When the line containing "2003 | 46.1 |" is found in the data below, copy it and each line after it through the line containing "2010 | 85.3 |", exactly and with no others.

======== Records for the task

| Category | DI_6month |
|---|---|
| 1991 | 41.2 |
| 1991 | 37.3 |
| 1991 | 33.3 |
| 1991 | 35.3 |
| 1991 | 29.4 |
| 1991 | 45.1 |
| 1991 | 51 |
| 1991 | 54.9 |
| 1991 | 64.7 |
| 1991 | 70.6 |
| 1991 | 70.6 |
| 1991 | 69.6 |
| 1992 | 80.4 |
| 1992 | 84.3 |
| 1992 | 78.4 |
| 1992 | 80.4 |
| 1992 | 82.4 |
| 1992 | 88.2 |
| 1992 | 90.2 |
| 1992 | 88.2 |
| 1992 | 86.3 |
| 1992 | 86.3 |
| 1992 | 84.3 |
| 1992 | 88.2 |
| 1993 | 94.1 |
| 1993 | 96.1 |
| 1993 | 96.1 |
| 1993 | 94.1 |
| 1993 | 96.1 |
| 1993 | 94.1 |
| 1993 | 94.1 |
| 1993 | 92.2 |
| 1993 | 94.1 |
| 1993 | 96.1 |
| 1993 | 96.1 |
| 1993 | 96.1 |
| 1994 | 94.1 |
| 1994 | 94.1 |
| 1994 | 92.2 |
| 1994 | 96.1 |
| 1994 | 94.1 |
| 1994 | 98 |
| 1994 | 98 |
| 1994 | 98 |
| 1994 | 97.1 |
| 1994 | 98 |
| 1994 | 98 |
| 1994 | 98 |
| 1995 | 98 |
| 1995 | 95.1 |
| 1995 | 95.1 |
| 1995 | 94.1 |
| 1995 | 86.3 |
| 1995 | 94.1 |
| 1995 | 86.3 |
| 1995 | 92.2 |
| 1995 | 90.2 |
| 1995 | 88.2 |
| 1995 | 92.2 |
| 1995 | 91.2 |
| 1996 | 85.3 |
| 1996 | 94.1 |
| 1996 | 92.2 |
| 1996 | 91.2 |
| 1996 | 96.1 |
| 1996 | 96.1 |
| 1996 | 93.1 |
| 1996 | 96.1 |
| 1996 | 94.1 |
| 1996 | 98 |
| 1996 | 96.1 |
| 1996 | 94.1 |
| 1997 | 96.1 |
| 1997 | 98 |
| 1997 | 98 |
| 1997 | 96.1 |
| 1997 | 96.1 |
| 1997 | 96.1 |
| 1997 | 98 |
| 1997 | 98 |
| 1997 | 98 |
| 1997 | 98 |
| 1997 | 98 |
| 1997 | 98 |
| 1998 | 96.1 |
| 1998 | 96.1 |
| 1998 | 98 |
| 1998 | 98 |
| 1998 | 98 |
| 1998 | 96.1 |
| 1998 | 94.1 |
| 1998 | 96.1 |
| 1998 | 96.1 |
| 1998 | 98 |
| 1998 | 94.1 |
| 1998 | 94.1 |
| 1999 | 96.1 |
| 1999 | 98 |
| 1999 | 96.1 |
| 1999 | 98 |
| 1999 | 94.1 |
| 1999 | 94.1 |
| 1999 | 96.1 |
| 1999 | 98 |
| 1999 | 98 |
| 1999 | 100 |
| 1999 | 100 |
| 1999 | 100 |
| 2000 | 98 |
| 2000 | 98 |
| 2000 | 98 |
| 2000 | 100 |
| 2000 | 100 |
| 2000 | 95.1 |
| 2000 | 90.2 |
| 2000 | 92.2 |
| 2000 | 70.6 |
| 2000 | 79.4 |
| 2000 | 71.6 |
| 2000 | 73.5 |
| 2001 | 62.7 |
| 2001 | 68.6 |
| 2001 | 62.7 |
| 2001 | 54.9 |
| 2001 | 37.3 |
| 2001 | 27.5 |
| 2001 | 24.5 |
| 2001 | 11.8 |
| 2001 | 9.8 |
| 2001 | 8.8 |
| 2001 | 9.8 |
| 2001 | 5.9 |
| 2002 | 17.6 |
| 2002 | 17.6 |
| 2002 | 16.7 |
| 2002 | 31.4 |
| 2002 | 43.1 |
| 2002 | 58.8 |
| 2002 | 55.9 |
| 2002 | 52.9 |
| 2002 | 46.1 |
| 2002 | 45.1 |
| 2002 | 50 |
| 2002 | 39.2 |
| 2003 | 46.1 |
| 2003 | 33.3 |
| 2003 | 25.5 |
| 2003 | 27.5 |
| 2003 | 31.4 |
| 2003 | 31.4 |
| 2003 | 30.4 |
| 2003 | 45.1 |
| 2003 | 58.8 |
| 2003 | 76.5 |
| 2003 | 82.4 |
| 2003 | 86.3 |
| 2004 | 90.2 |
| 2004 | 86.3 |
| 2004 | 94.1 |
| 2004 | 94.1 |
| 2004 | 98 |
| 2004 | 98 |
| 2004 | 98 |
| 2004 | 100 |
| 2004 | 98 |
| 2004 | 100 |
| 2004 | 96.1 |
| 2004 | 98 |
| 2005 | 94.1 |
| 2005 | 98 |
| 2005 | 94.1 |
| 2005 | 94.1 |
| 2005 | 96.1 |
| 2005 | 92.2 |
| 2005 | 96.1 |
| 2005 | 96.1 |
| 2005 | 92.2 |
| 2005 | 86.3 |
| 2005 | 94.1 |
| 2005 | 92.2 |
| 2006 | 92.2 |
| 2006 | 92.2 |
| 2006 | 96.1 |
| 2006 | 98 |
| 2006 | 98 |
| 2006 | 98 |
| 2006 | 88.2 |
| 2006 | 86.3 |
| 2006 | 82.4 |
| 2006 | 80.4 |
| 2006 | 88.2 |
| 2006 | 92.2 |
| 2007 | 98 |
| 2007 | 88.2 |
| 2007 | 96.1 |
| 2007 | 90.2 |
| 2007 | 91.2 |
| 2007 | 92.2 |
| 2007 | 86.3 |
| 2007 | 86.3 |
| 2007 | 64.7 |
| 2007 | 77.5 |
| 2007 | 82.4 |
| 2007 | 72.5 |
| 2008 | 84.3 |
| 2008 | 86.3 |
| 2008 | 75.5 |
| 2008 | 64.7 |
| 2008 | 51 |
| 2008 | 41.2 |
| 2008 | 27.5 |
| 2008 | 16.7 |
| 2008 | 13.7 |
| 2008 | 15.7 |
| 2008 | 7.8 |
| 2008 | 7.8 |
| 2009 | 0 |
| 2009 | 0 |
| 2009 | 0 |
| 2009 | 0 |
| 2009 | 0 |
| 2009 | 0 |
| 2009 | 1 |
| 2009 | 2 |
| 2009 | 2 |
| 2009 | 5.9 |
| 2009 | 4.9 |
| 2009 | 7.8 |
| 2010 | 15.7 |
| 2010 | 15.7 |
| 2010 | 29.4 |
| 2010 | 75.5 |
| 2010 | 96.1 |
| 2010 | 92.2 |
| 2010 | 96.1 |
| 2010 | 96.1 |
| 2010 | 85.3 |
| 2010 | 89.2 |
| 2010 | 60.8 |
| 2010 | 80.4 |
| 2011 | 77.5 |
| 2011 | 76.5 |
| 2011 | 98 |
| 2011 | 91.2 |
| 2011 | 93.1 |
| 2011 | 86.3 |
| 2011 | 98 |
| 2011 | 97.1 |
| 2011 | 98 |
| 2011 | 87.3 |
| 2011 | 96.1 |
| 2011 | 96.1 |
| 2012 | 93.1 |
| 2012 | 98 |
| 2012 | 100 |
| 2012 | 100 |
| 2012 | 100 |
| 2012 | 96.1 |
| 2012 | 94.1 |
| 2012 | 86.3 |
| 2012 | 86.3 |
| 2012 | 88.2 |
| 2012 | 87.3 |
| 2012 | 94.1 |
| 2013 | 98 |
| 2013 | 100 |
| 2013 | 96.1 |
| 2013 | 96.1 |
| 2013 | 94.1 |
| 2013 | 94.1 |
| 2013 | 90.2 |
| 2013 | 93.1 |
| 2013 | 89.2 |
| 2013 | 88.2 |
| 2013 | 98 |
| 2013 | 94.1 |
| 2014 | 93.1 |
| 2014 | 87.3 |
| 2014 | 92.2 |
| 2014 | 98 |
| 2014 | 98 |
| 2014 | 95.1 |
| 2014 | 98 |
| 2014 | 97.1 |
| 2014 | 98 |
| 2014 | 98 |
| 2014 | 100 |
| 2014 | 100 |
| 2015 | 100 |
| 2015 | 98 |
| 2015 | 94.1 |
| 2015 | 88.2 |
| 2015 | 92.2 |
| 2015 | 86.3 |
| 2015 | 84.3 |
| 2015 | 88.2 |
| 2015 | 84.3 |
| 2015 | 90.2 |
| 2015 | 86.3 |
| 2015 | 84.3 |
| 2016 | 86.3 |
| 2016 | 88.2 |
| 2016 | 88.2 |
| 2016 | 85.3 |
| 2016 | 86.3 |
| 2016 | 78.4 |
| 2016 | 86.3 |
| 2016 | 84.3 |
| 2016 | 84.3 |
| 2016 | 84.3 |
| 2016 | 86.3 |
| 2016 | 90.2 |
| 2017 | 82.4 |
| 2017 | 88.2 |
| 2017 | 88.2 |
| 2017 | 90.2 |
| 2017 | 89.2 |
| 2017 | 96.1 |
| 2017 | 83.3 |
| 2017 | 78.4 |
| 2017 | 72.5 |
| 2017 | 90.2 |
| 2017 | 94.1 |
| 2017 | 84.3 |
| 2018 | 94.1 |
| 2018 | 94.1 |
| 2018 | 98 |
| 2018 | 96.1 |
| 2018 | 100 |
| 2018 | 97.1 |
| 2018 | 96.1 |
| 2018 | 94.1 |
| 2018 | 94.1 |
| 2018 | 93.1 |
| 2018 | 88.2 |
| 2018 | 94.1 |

================
======== Records for the task

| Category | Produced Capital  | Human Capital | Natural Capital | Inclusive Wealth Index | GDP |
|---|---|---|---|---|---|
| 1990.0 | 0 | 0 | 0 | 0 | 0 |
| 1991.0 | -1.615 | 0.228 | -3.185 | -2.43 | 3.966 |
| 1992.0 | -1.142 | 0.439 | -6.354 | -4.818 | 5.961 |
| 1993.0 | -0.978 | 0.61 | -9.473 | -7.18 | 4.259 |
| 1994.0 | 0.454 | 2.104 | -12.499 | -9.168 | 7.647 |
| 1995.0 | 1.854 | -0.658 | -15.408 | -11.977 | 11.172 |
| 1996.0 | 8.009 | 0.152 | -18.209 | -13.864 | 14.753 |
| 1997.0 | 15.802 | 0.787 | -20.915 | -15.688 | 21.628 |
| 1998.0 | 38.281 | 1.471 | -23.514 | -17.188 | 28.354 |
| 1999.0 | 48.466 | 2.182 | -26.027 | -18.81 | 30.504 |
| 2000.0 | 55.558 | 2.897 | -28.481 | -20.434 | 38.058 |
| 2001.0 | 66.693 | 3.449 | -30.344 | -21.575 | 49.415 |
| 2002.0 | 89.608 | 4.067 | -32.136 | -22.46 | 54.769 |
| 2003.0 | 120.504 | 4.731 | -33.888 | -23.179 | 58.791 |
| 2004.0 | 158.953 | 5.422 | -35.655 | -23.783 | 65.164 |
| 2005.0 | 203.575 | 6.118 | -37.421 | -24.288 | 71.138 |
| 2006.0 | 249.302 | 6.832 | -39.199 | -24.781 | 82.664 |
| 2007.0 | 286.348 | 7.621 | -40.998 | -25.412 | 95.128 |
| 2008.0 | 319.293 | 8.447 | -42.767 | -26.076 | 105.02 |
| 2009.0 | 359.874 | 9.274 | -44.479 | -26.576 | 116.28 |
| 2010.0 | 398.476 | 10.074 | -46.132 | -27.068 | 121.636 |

================

Solved exercise |
| 2003 | 46.1 |
| 2003 | 33.3 |
| 2003 | 25.5 |
| 2003 | 27.5 |
| 2003 | 31.4 |
| 2003 | 31.4 |
| 2003 | 30.4 |
| 2003 | 45.1 |
| 2003 | 58.8 |
| 2003 | 76.5 |
| 2003 | 82.4 |
| 2003 | 86.3 |
| 2004 | 90.2 |
| 2004 | 86.3 |
| 2004 | 94.1 |
| 2004 | 94.1 |
| 2004 | 98 |
| 2004 | 98 |
| 2004 | 98 |
| 2004 | 100 |
| 2004 | 98 |
| 2004 | 100 |
| 2004 | 96.1 |
| 2004 | 98 |
| 2005 | 94.1 |
| 2005 | 98 |
| 2005 | 94.1 |
| 2005 | 94.1 |
| 2005 | 96.1 |
| 2005 | 92.2 |
| 2005 | 96.1 |
| 2005 | 96.1 |
| 2005 | 92.2 |
| 2005 | 86.3 |
| 2005 | 94.1 |
| 2005 | 92.2 |
| 2006 | 92.2 |
| 2006 | 92.2 |
| 2006 | 96.1 |
| 2006 | 98 |
| 2006 | 98 |
| 2006 | 98 |
| 2006 | 88.2 |
| 2006 | 86.3 |
| 2006 | 82.4 |
| 2006 | 80.4 |
| 2006 | 88.2 |
| 2006 | 92.2 |
| 2007 | 98 |
| 2007 | 88.2 |
| 2007 | 96.1 |
| 2007 | 90.2 |
| 2007 | 91.2 |
| 2007 | 92.2 |
| 2007 | 86.3 |
| 2007 | 86.3 |
| 2007 | 64.7 |
| 2007 | 77.5 |
| 2007 | 82.4 |
| 2007 | 72.5 |
| 2008 | 84.3 |
| 2008 | 86.3 |
| 2008 | 75.5 |
| 2008 | 64.7 |
| 2008 | 51 |
| 2008 | 41.2 |
| 2008 | 27.5 |
| 2008 | 16.7 |
| 2008 | 13.7 |
| 2008 | 15.7 |
| 2008 | 7.8 |
| 2008 | 7.8 |
| 2009 | 0 |
| 2009 | 0 |
| 2009 | 0 |
| 2009 | 0 |
| 2009 | 0 |
| 2009 | 0 |
| 2009 | 1 |
| 2009 | 2 |
| 2009 | 2 |
| 2009 | 5.9 |
| 2009 | 4.9 |
| 2009 | 7.8 |
| 2010 | 15.7 |
| 2010 | 15.7 |
| 2010 | 29.4 |
| 2010 | 75.5 |
| 2010 | 96.1 |
| 2010 | 92.2 |
| 2010 | 96.1 |
| 2010 | 96.1 |
| 2010 | 85.3 |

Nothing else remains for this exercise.